▶ [Activity]
Take the line with "Commune de la wilaya de Guelma" and every line after it in the entries below, and set them down exactly, without any pictures.

━━━ Data extract

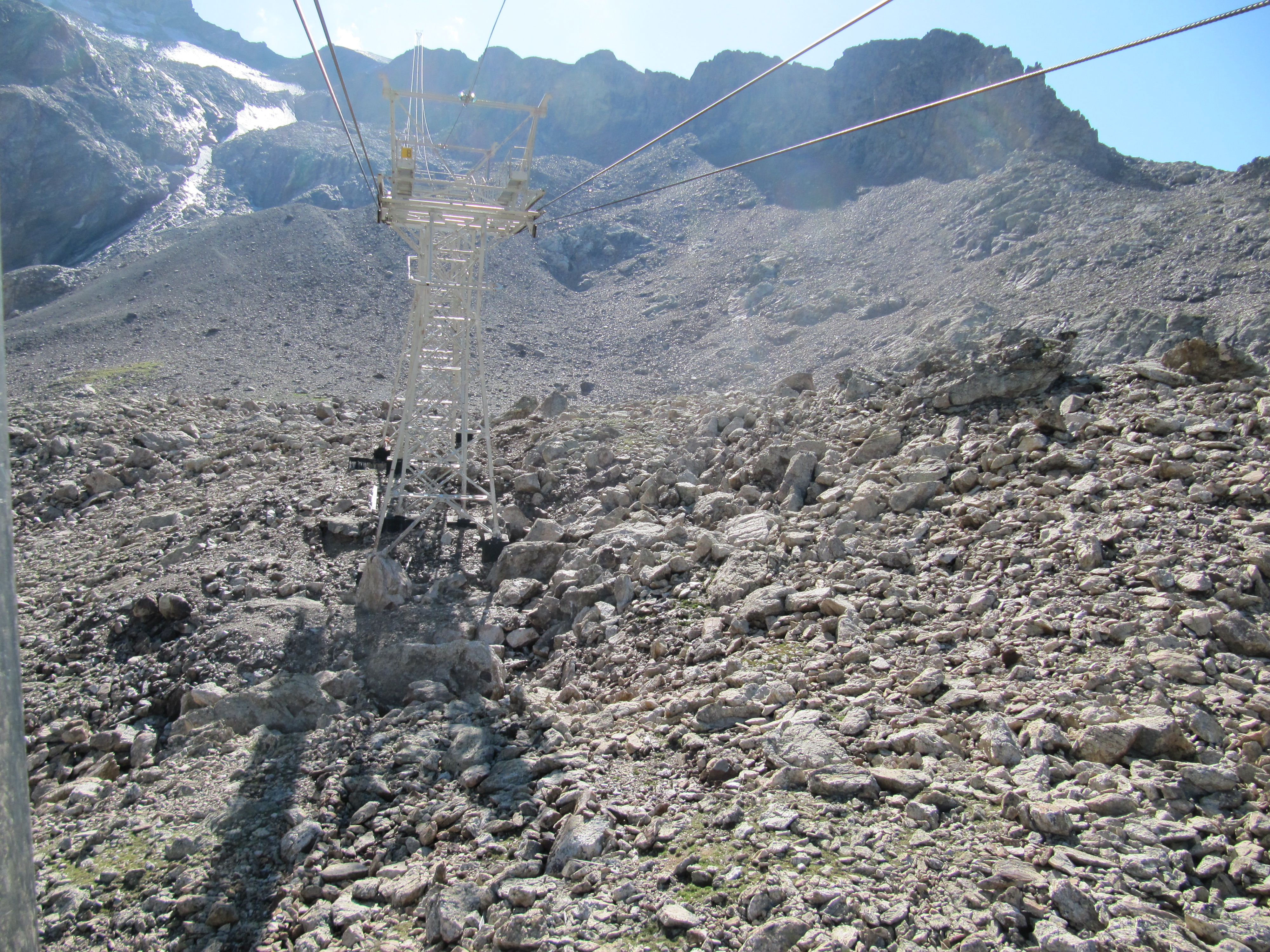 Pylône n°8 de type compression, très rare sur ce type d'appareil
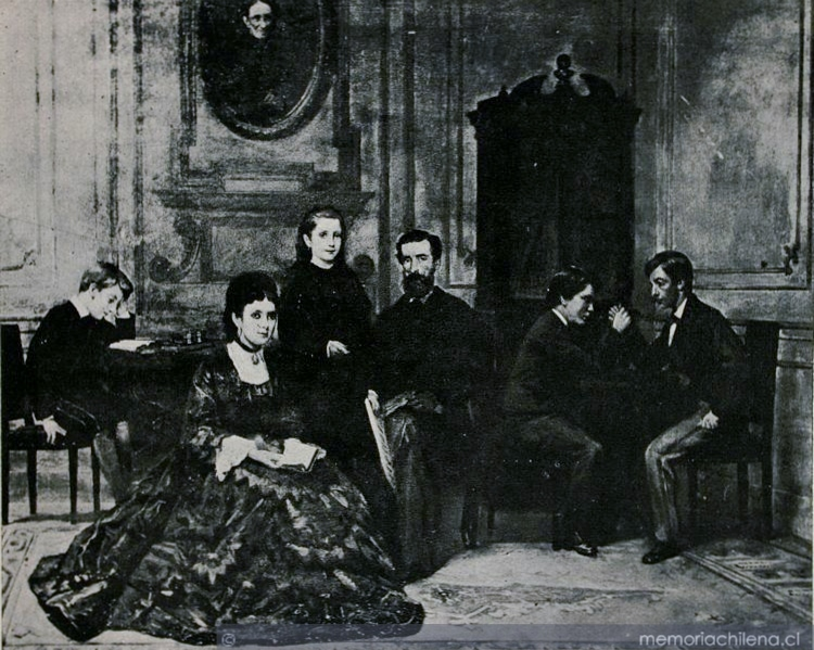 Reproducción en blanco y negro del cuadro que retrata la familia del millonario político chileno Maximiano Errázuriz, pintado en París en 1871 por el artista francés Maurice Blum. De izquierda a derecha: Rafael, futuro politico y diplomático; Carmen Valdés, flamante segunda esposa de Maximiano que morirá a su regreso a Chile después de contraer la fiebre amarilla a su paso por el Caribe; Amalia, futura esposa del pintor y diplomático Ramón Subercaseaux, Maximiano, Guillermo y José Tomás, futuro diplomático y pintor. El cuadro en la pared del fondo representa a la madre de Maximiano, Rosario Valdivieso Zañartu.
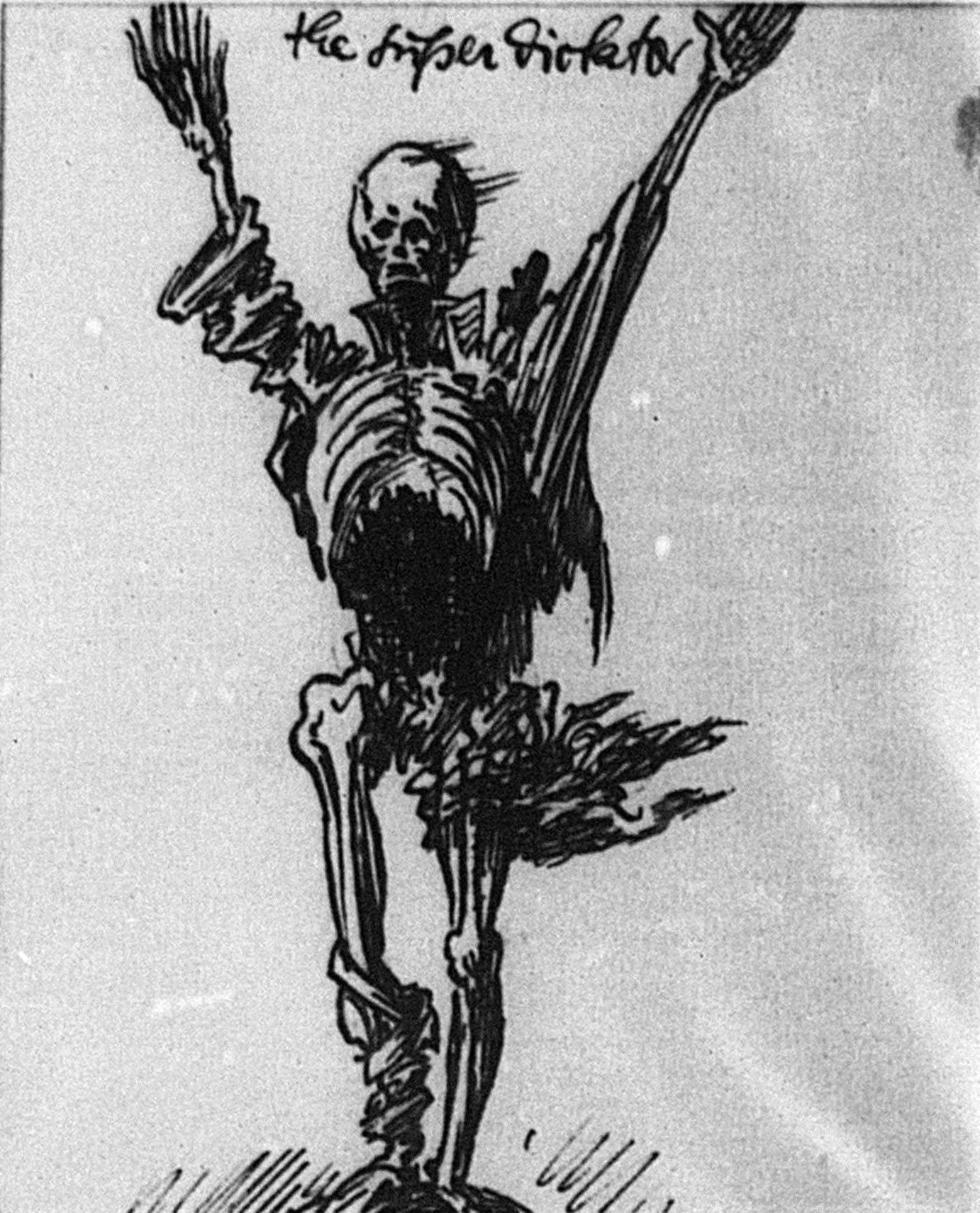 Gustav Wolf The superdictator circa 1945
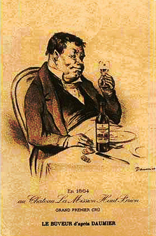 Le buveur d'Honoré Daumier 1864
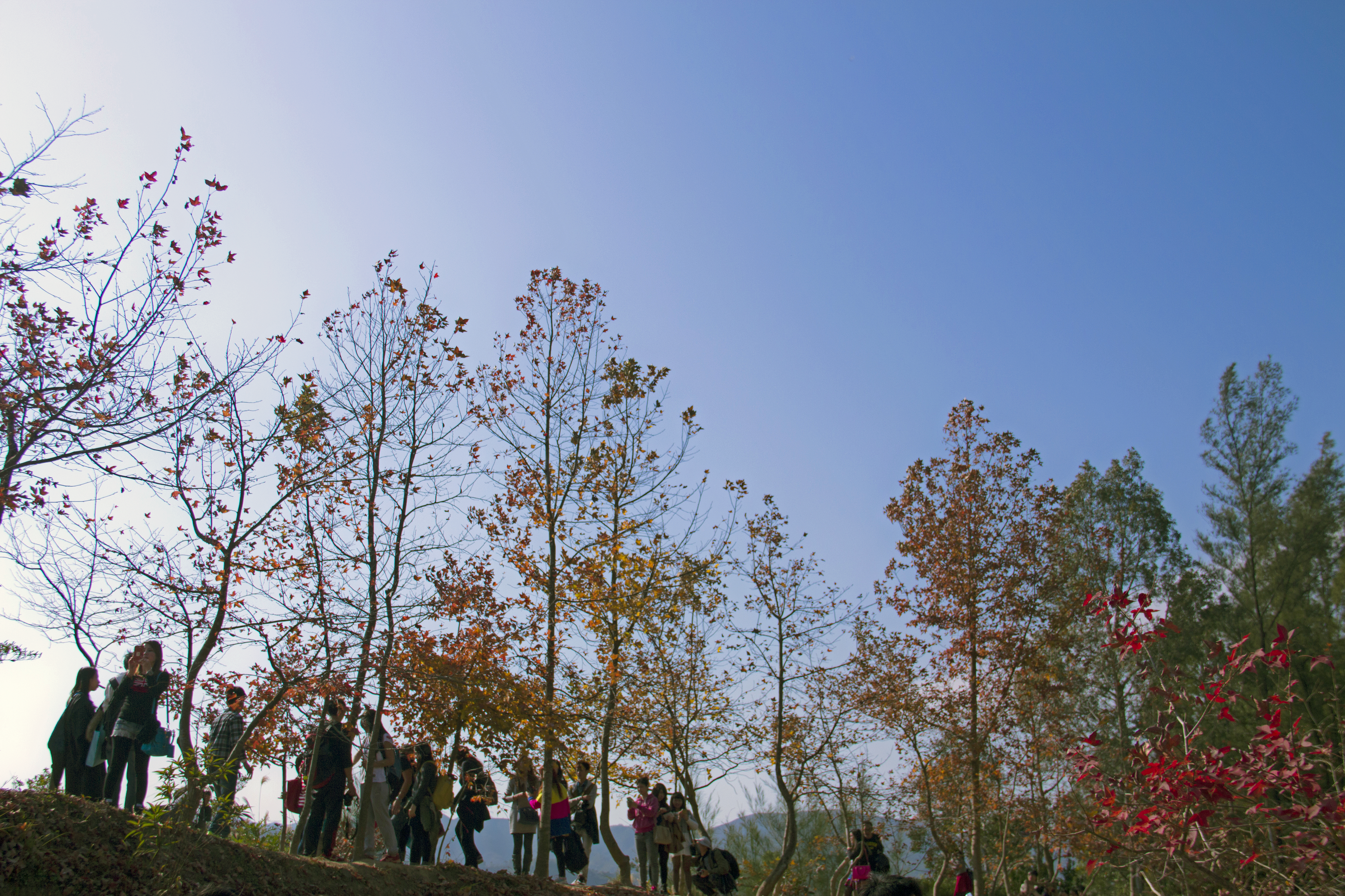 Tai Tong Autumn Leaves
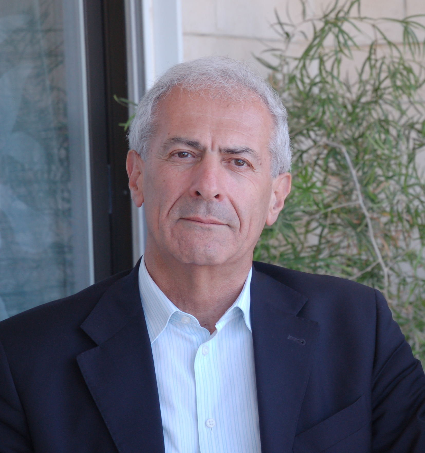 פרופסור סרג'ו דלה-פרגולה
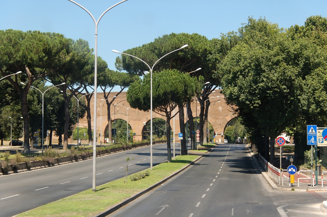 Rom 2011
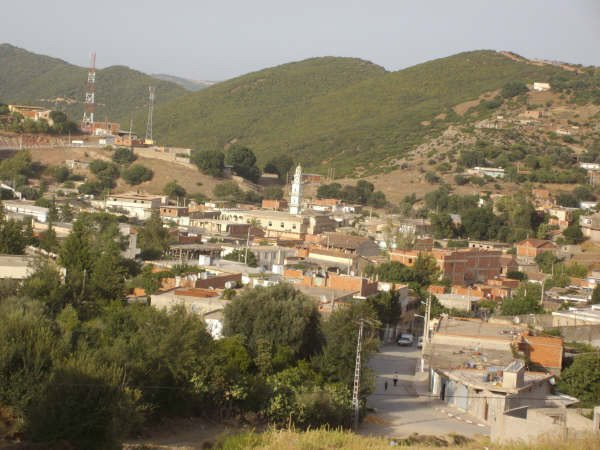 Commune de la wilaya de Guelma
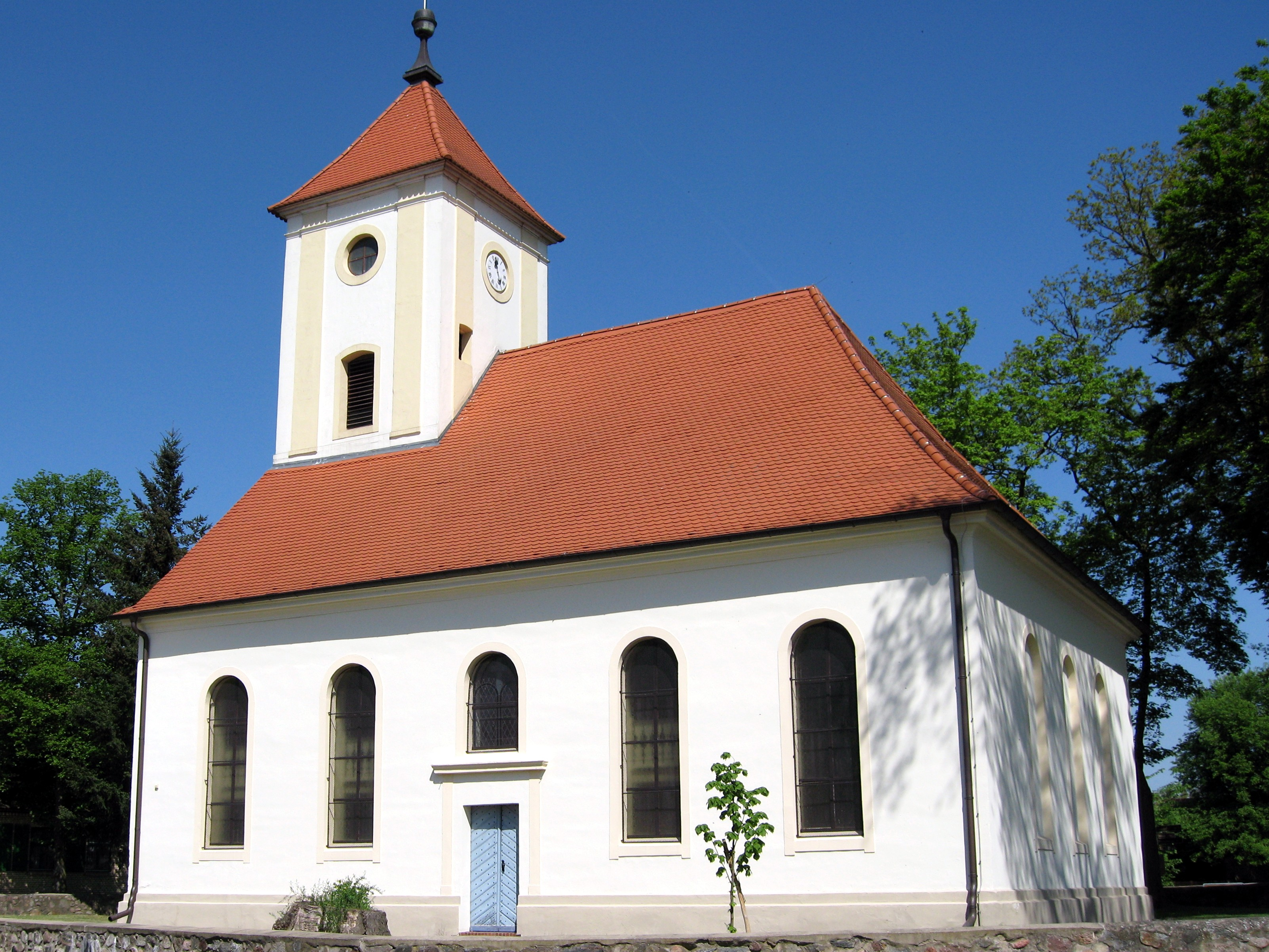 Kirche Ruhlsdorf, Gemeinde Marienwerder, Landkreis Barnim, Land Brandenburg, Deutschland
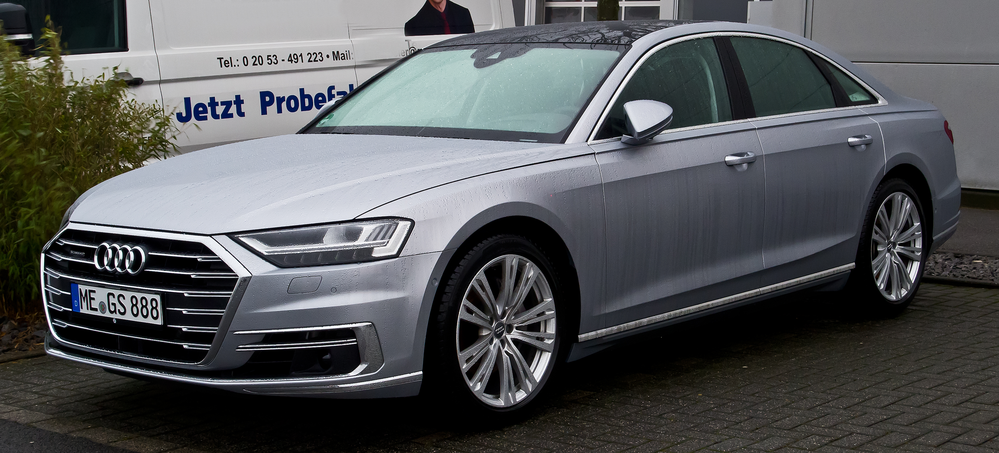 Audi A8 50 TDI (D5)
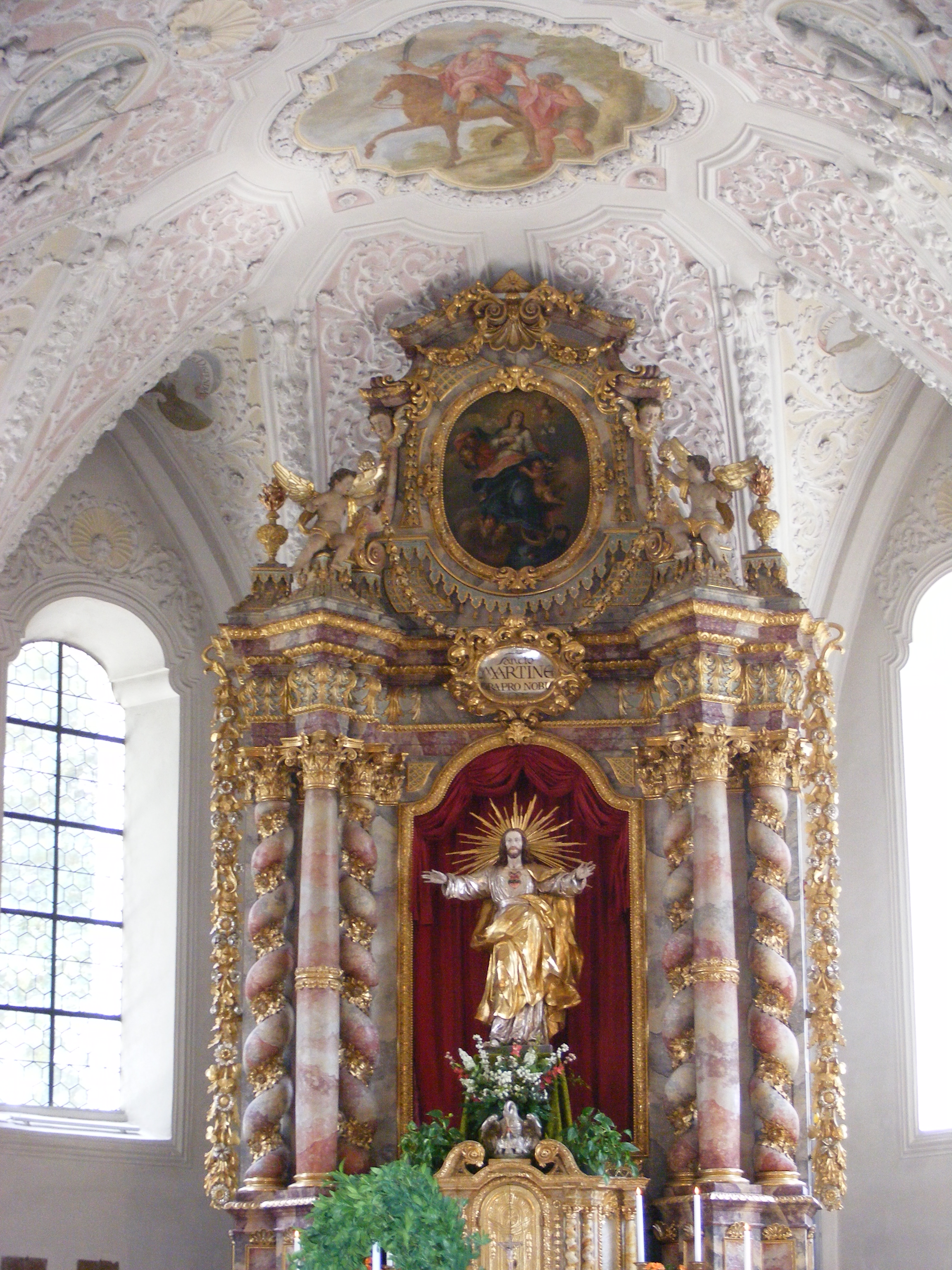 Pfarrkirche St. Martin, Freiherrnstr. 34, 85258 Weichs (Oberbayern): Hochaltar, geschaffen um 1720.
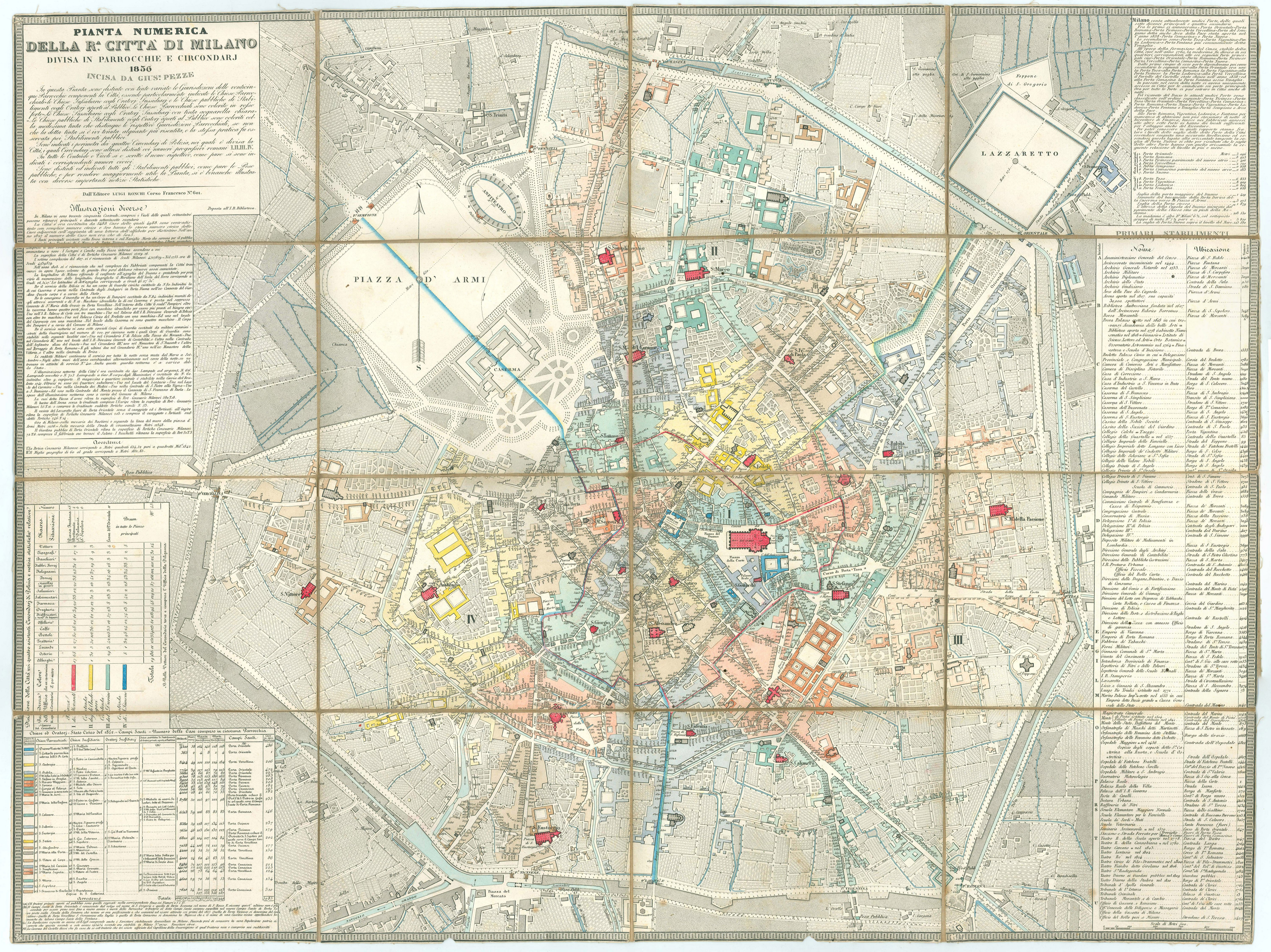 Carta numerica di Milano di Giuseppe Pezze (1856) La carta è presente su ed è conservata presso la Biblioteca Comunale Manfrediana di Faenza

━━━━━━

▶ [Answer to the exercise]
 Commune de la wilaya de Guelma
 Kirche Ruhlsdorf, Gemeinde Marienwerder, Landkreis Barnim, Land Brandenburg, Deutschland
 Audi A8 50 TDI (D5)
 Pfarrkirche St. Martin, Freiherrnstr. 34, 85258 Weichs (Oberbayern): Hochaltar, geschaffen um 1720.
 Carta numerica di Milano di Giuseppe Pezze (1856) La carta è presente su ed è conservata presso la Biblioteca Comunale Manfrediana di Faenza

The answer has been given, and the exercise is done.